Há ainda um outro interessante tipo de variedade: o da transformação. Existe no mundo uma transformação constante, um movimento contínuo. Mas as variedades de movimento postas por Deus no universo são graduais e harmônicas, a exemplo das gradações da hierarquia que analisamos na lei anterior. Essa harmonia do movimento constitui um elemento de formosura na criação.

Para exemplificar, consideremos o desenvolvimento da vida humana em um varão justo. O homem nasce, desabrocha com um movimento rico em harmonia na adolescência, e nobremente se torna maduro; envelhece em dignidade e, quando Deus chama a sua alma, dá-se como que a colheita de um fruto precioso, que vai ser levado para o Céu. É uma bela trajetória.

No entanto, o que quer o espírito moderno? Ele pretende que o homem seja mocinho até cair morto. Arranjados ou pintados, todos devem parecer ter a mesma e jovem idade.

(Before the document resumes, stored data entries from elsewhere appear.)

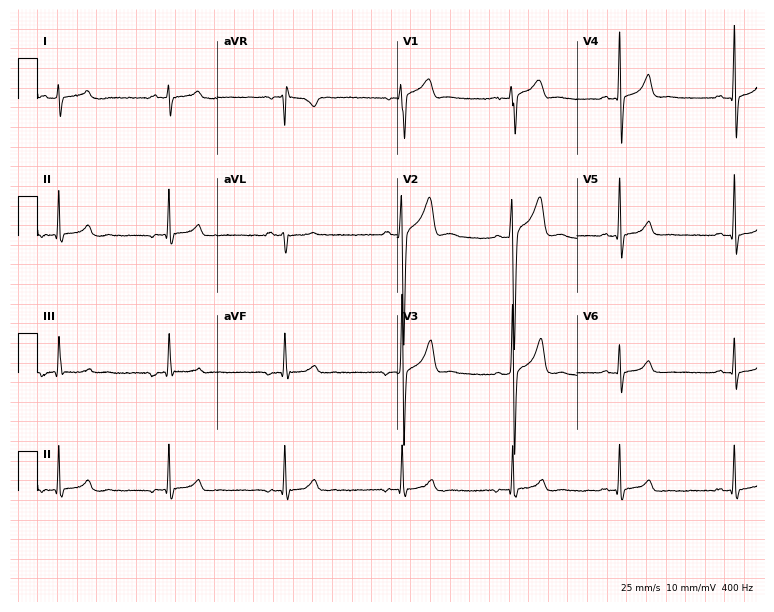
ECG (7.3-second recording at 400 Hz) — a male, 29 years old. Screened for six findings — first-degree AV block, right bundle branch block, left bundle branch block, sinus bradycardia, atrial fibrillation, sinus tachycardia — none is recorded. Other findings, if any, are not listed.
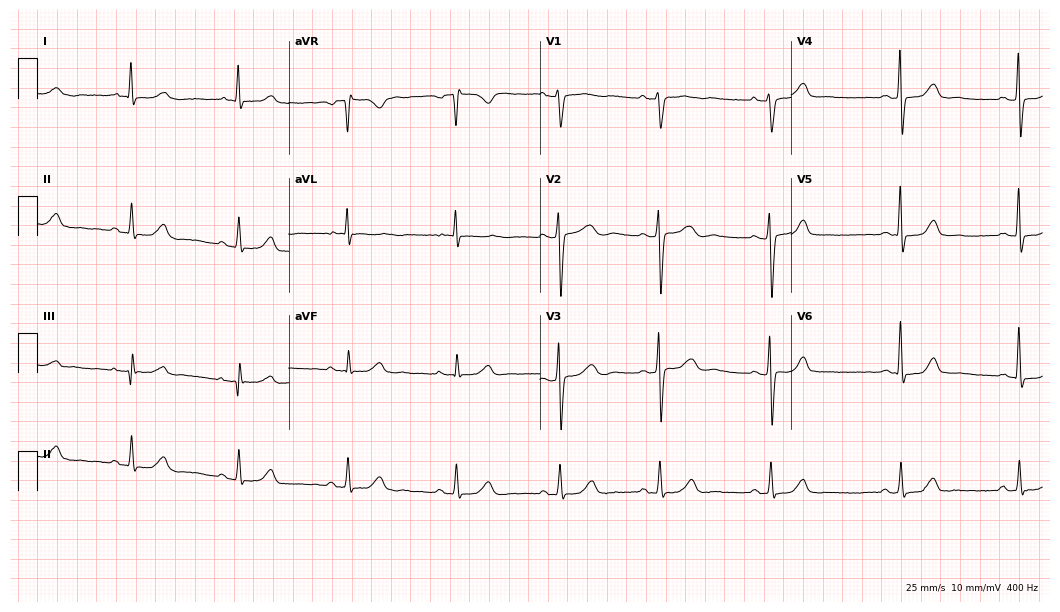
Standard 12-lead ECG recorded from a 60-year-old female patient. None of these six findings is recorded: first-degree AV block, right bundle branch block, left bundle branch block, sinus bradycardia, atrial fibrillation, sinus tachycardia.
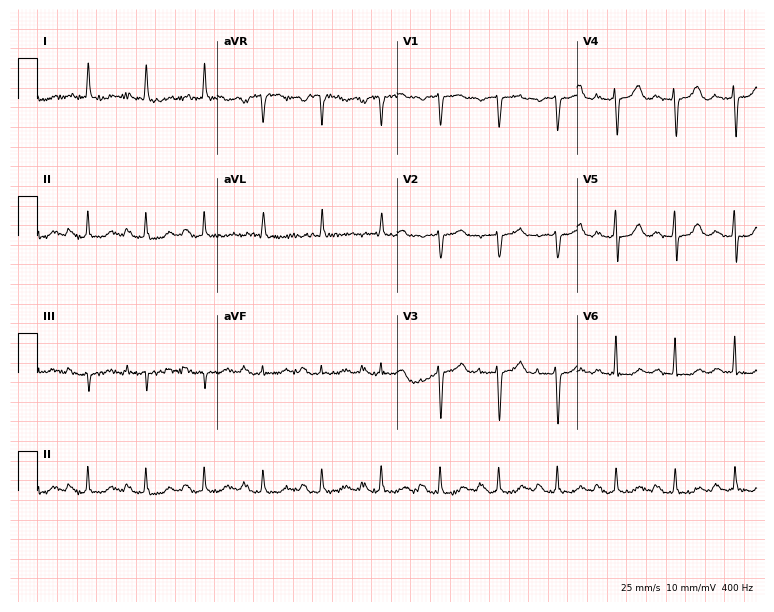
Electrocardiogram, a female, 77 years old. Overall reading on record: normal ECG.
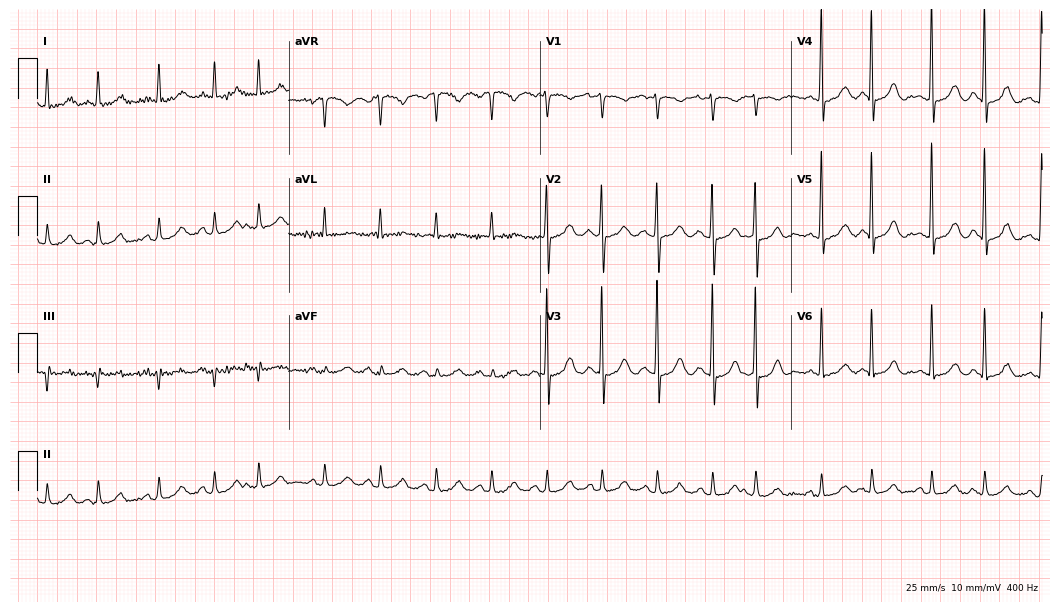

Não se tolera o plano divino, que estabeleceu a desigualdade nas idades. Quando, entretanto, é forçado a reconhecer a sua existência – que não pode ser, aliás, objeto de contestação – o espírito moderno procura fazê-lo com brutalidade, desconsiderando as gradações entre as idades e desprezando a velhice, que para nada serve já que nada produz…

Pode-se concluir isso observando a vida de uma família antiga e de uma família moderna. Na primeira, reúnem-se em uma mesma sala os avós, os pais, as crianças, os parentes, os amigos; as mais variadas idades convivem juntas, conversando: variedade na unidade. Na família moderna, se os pais promovem uma recepção, os filhos não devem comparecer. Se estes dão uma festa, os pais – sobretudo a mãe – devem ausentar-se… Os pais são chamados pelos filhos de “os velhos”, e não querem com eles ter maior convívio.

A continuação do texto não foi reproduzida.